Future releases will have a $filter method, which is similar to $map in structure, but directly removes non-matching results where as $map just returns them ( via the $cond and either the matching element or false ) and is then better suited.
Otherwise if not unique or the MongoDB server version is less than 2.6, you are doing this using $unwind, in a non performant way:
db.survey.aggregate([
{ "$unwind": "$results" },
{ "$group": {
"_id": "$_id",
"results": { "$push": "$results" },
"matched": {
"$sum": {
"$cond": [
{ "$and": [
{ "$eq": [ "$results.product", "xyz" ] },
{ "$gte": [ "$results.score", 6 ] }
]},
1,
0
]
}
}
}},
{ "$unwind": "$results" },
{ "$match": {
"$or": [
{
"results.product": "xyz",
"results.score": { "$gte": 6 }
},
{ "matched": 0 }
}},
{ "$group": {
"_id": "$_id",
"results": { "$push": "$results" },
"matched": { "$first": "$matched" }
}},
{ "$project": {
"results": {
"$cond": [
{ "$ne": [ "$matched", 0 ] },
"$results",
[]
]
}
}}
])
Which is pretty horrible in both design and perfomance.
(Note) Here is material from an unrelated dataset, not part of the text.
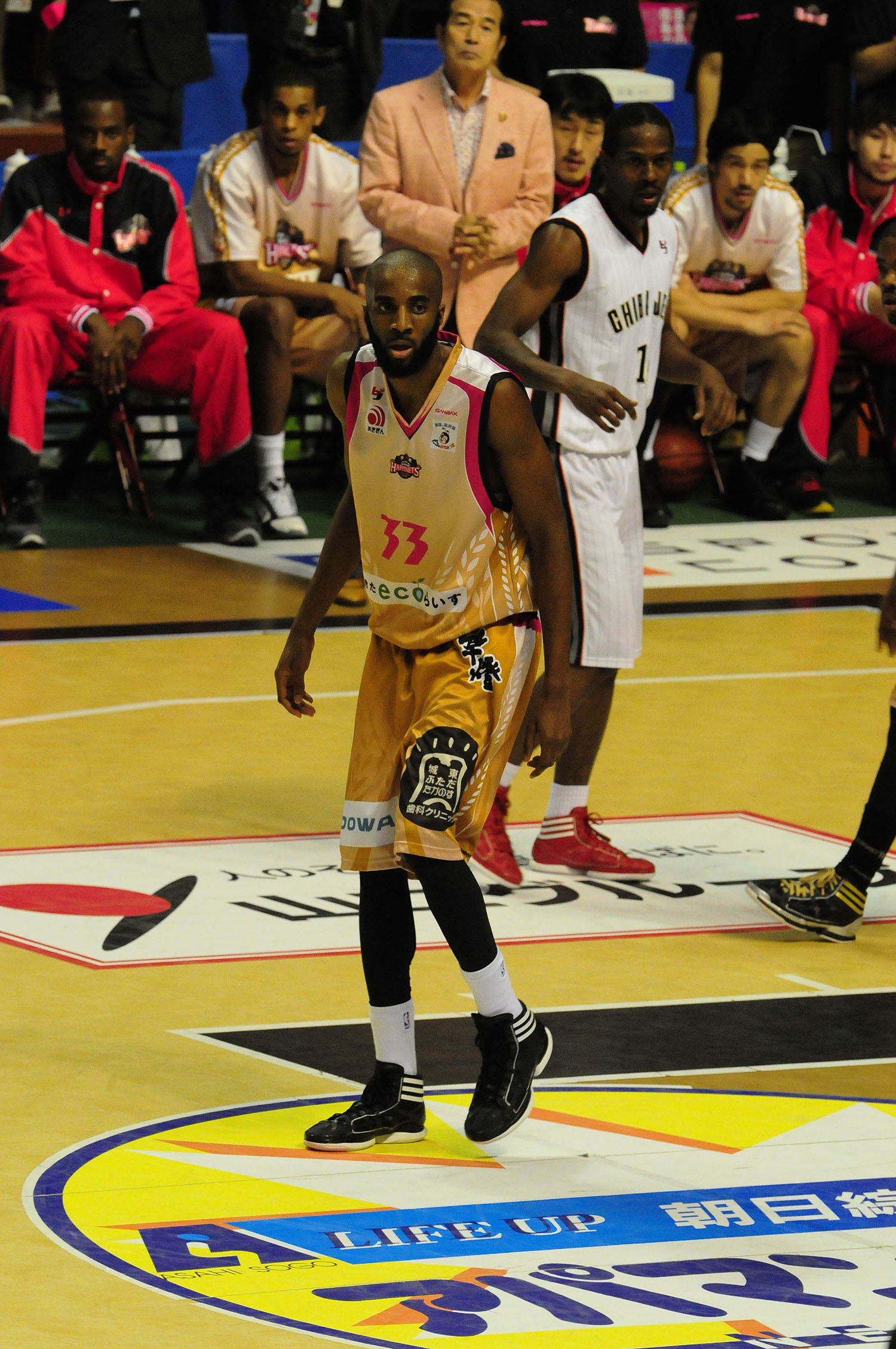 秋田ノーザンハピネッツ、ブランドン・ウォレス選手。秋田市立体育館で。
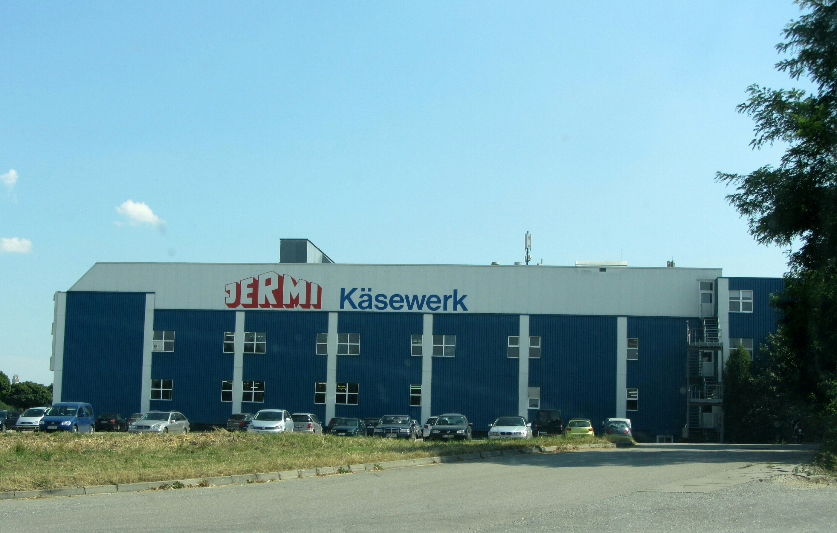 Käserei

As such you are probably better off doing the filtering per document in client code instead.
You can use $filter in mongoDB 3.2
db.survey.aggregate([{
$match: {
{ id: 12345}
}
}, {
$project: {
results: {
$filter: {
input: "$results",
as: "results",
cond:{$gt: ['$$results.score', 6]}
}
}
}
}]);
It will return all the sub document that have score greater than 6. If you want to return only first matched document than you can use '$' operator.
You can use $redact in this way:
db.survey.aggregate( [
{ $match : { _id : 12345 }},
{ $redact: {
$cond: {
if: {
$or: [
{ $eq: [ "$_id", 12345 ] },
{ $and: [
{ $eq: [ "$product", "xyz" ] },
{ $gte: [ "$score", 6 ] }
]}
]
},
then: "$$DESCEND",
else: "$$PRUNE"
}
}
}
] );
It will $match by _id: 12345 first and then it will "$$PRUNE" all the subdocuments that don't have "product":"xyz" and don't have score greater or equal 6. I added the condition ($cond) { $eq: [ "$_id", 12345 ] } so that it wouldn't prune the whole document before it reaches the subdocuments.